Note that while the assembler change is a nice improvement, the original issue still exists. In the testcase that I attached before, the call to foo is now assembled to R_X86_64_PLT32, but .long foo - . Still produces a R_X86_64_PC32 as it has to. Since foo has default visibility, the linker could create a canonical plt entry to be the runtime address of foo.
(In reply to Rafael Ávila de Espíndola from comment #20) > Note that while the assembler change is a nice improvement, the original > issue still exists. > > In the testcase that I attached before, the call to foo is now assembled to > R_X86_64_PLT32, but > > .long foo - . > > Still produces a R_X86_64_PC32 as it has to. > > Since foo has default visibility, the linker could create a canonical plt > entry to be the runtime address of foo. Please open a separate bug for this.

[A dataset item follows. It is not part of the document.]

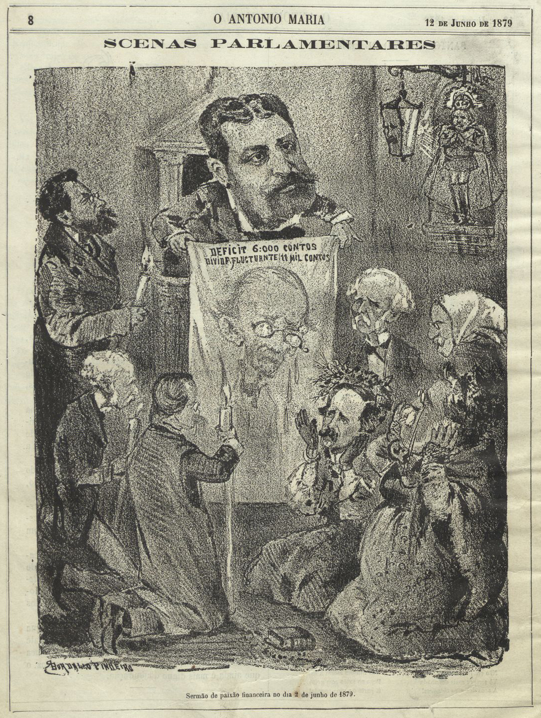 Caricatura da autoria de Rafael Bordalo Pinheiro - Cenas Parçamentares - O Ministro da Fazenda, Henrique de Barros Gomes mostra o deficit publico herdado do seu antecessor Serpa Pimentel.

(In reply to H.J. Lu from comment #21) > (In reply to Rafael Ávila de Espíndola from comment #20) > > Note that while the assembler change is a nice improvement, the original > > issue still exists. > > > > In the testcase that I attached before, the call to foo is now assembled to > > R_X86_64_PLT32, but > > > > .long foo - . > > > > Still produces a R_X86_64_PC32 as it has to. > > > > Since foo has default visibility, the linker could create a canonical plt > > entry to be the runtime address of foo. > > Please open a separate bug for this. https://sourceware.org/bugzilla/show_bug.cgi?id=22842
The master branch has been updated by Rainer Orth <ro@sourceware.org>: https://sourceware.org/git/gitweb.cgi?p=binutils-gdb.git;h=a5def729be2596496aec225e843903b25c672e01 commit a5def729be2596496aec225e843903b25c672e01 Author: Rainer Orth <ro@CeBiTec.Uni-Bielefeld.DE> Date: Wed Apr 10 09:48:43 2019 +0200 Disable R_X86_64_PLT32 generation as branch marker on Solaris/x86 The fix H.J. implemented for PR gas/22791 in the thread starting at [PATCH] x86-64: Treat PC32 relocation with branch as PLT32 https://sourceware.org/ml/binutils/2018-02/msg00065.html is causing problems on Solaris/x86. The native linker is strongly preferred there, and there's no intention of implementing the linker optimization he plans there. Besides, the kernel runtime linker, otherwise has no need to deal with that reloc at all, and instead of adding (possibly even more) workarounds with no benefit, it seems appropriate to disable the R_X86_64_PLT32 generation as branch marker on Solaris/x86 in the first place. The patch itself is trivial, the only complication is adapting the testsuite. Since I've found no way to have conditional sections in the .d files, I've instead used the solution already found elsewhere of having separate .d files for the affected tests in an i386/solaris subdirectory and skipping the original ones. Tested on amd64-pc-solaris2.11 and x86_64-pc-linux-gnu without regressions. * config/tc-i386.c (need_plt32_p) [TE_SOLARIS]: Return FALSE. * testsuite/gas/i386/solaris/solaris.exp: New driver. * testsuite/gas/i386/solaris/reloc64.d, testsuite/gas/i386/solaris/x86-64-jump.d, testsuite/gas/i386/solaris/x86-64-mpx-branch-1.d, testsuite/gas/i386/solaris/x86-64-mpx-branch-2.d, testsuite/gas/i386/solaris/x86-64-nop-3.d, testsuite/gas/i386/solaris/x86-64-nop-4.d, testsuite/gas/i386/solaris/x86-64-nop-5.d, testsuite/gas/i386/solaris/x86-64-relax-2.d, testsuite/gas/i386/solaris/x86-64-relax-3.d: New tests. * testsuite/gas/i386/reloc64.d, testsuite/gas/i386/x86-64-jump.d, testsuite/gas/i386/x86-64-mpx-branch-1.d, testsuite/gas/i386/x86-64-mpx-branch-2.d, testsuite/gas/i386/x86-64-nop-3.d, testsuite/gas/i386/x86-64-nop-4.d, testsuite/gas/i386/x86-64-nop-5.d, testsuite/gas/i386/x86-64-relax-2.d, testsuite/gas/i386/x86-64-relax-3.d: Skip on *-*-solaris*.